Note that we have a row for every loaded survey, even when the denominator is zero. To return only surveys with non-zero denominators, use:

s$get_prevalence(target_variant = "crt:76:T", return_full = FALSE)

study_id	study_label	description	access_level	contributors	reference	reference_year	PMID	survey_id	country_name	site_name	latitude	longitude	location_method	location_notes	collection_start	collection_end	collection_day	time_method	time_notes	numerator	denominator	prevalence	prevalence_lower	prevalence_upper
Dama_2017	Reduced ex vivo susceptibility of Plasmodium falciparum after oral artemether-lumefantrine treatment in Mali	NA	public	Dama et al.	https://pubmed.ncbi.nlm.nih.gov/28148267/	2017	28148267	Dama_2017_Bamako_2014	Mali	Koulikoro	12.6129	-8.1356	WWARN lat and long	NA	2014-01-01	2014-12-31	2014-07-02	automated midpoint	NA	130	170	76.47059	69.36751	82.62694

Prevalence of a haploype, and ambiguous matches

Here is another example, this time allowing for ambiguous matches.

s$get_prevalence("crt:76:T", keep_ambiguous = TRUE, prev_from_min = TRUE)

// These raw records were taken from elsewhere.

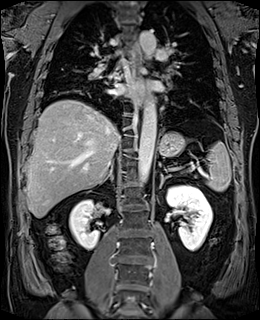 Magnetic resonance imaging, abdomen. coronal plane, index 51. 1st–99th percentile window. 260x320 px
Organ boxes in pixel coordinates; each row gives the top-left (x1, y1) and bottom-right (x2, y2) corners.
| organ | x1 | y1 | x2 | y2 |
|---|---|---|---|---|
| left adrenal gland | 159 | 173 | 171 | 188 |
| esophagus | 132 | 43 | 142 | 81 |
| esophagus | 134 | 88 | 143 | 105 |
| stomach | 158 | 132 | 185 | 157 |
| right kidney | 69 | 199 | 99 | 249 |
| pancreas | 170 | 171 | 174 | 171 |
| right adrenal gland | 99 | 165 | 112 | 184 |
| aorta | 138 | 99 | 156 | 183 |
| aorta | 139 | 31 | 156 | 58 |
| left kidney | 167 | 185 | 212 | 251 |
| spleen | 206 | 141 | 231 | 191 |
| liver | 26 | 99 | 119 | 218 |
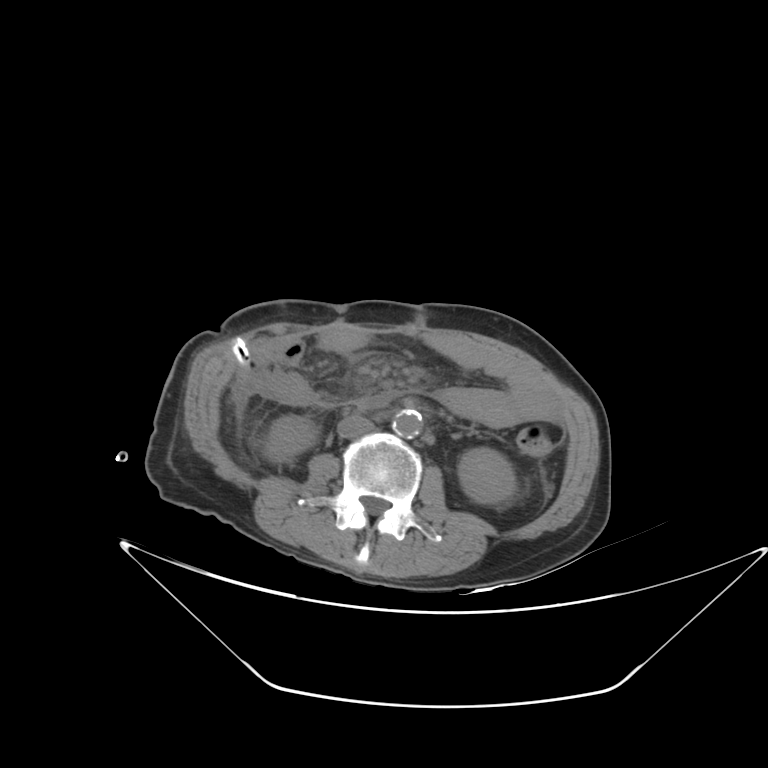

study_id	study_label	description	access_level	contributors	reference	reference_year	PMID	survey_id	country_name	site_name	latitude	longitude	location_method	location_notes	collection_start	collection_end	collection_day	time_method	time_notes	numerator	numerator_min	numerator_max	denominator	prevalence	prevalence_lower	prevalence_upper
Dama_2017	Reduced ex vivo susceptibility of Plasmodium falciparum after oral artemether-lumefantrine treatment in Mali	NA	public	Dama et al.	https://pubmed.ncbi.nlm.nih.gov/28148267/	2017	28148267	Dama_2017_Bamako_2014	Mali	Koulikoro	12.612900	-8.13560	WWARN lat and long	NA	2014-01-01	2014-12-31	2014-07-02	automated midpoint	NA	130	130	130	170	76.47059	69.36751	82.62694
Asua_2019	Changing Molecular Markers of Antimalarial Drug Sensitivity across Uganda	NA	public	Asua et al.	https://pubmed.ncbi.nlm.nih.gov/30559133/	2019	30559133	Asua_2019_Agago_2017	Uganda	Agago	2.984722	33.33055	WWARN lat and long	NA	2017-01-01	2017-12-31	2017-07-02	automated midpoint	NA	0	0	0	0	NA	NA	NA
Asua_2019	Changing Molecular Markers of Antimalarial Drug Sensitivity across Uganda	NA	public	Asua et al.	https://pubmed.ncbi.nlm.nih.gov/30559133/	2019	30559133	Asua_2019_Arua_2017	Uganda	Arua	3.030000	30.91000	WWARN lat and long	NA	2017-01-01	2017-12-31	2017-07-02	automated midpoint	NA	0	0	0	0	NA	NA	NA
Asua_2019	Changing Molecular Markers of Antimalarial Drug Sensitivity across Uganda	NA	public	Asua et al.	https://pubmed.ncbi.nlm.nih.gov/30559133/	2019	30559133	Asua_2019_Kole_2017	Uganda	Kole	2.428611	32.80111	WWARN lat and long	NA	2017-01-01	2017-12-31	2017-07-02	automated midpoint	NA	0	0	0	0	NA	NA	NA
Asua_2019	Changing Molecular Markers of Antimalarial Drug Sensitivity across Uganda	NA	public	Asua et al.	https://pubmed.ncbi.nlm.nih.gov/30559133/	2019	30559133	Asua_2019_Lamwo_2017	Uganda	Lamwo	3.533333	32.80000	WWARN lat and long	NA	2017-01-01	2017-12-31	2017-07-02	automated midpoint	NA	0	0	0	0	NA	NA	NA
Asua_2019	Changing Molecular Markers of Antimalarial Drug Sensitivity across Uganda	NA	public	Asua et al.	https://pubmed.ncbi.nlm.nih.gov/30559133/	2019	30559133	Asua_2019_Mubende_2017	Uganda	Mubende	0.557500	31.39500	WWARN lat and long	NA	2017-01-01	2017-12-31	2017-07-02	automated midpoint	NA	0	0	0	0	NA	NA	NA

A min and max numerator are now given. In this example there is no ambiguity as we are calculating prevalence at a single locus, but for longer haplotypes the min and max can differ. The prevalence and 95% CI calculated using either the min or the max values, specified by the prev_from_min argument.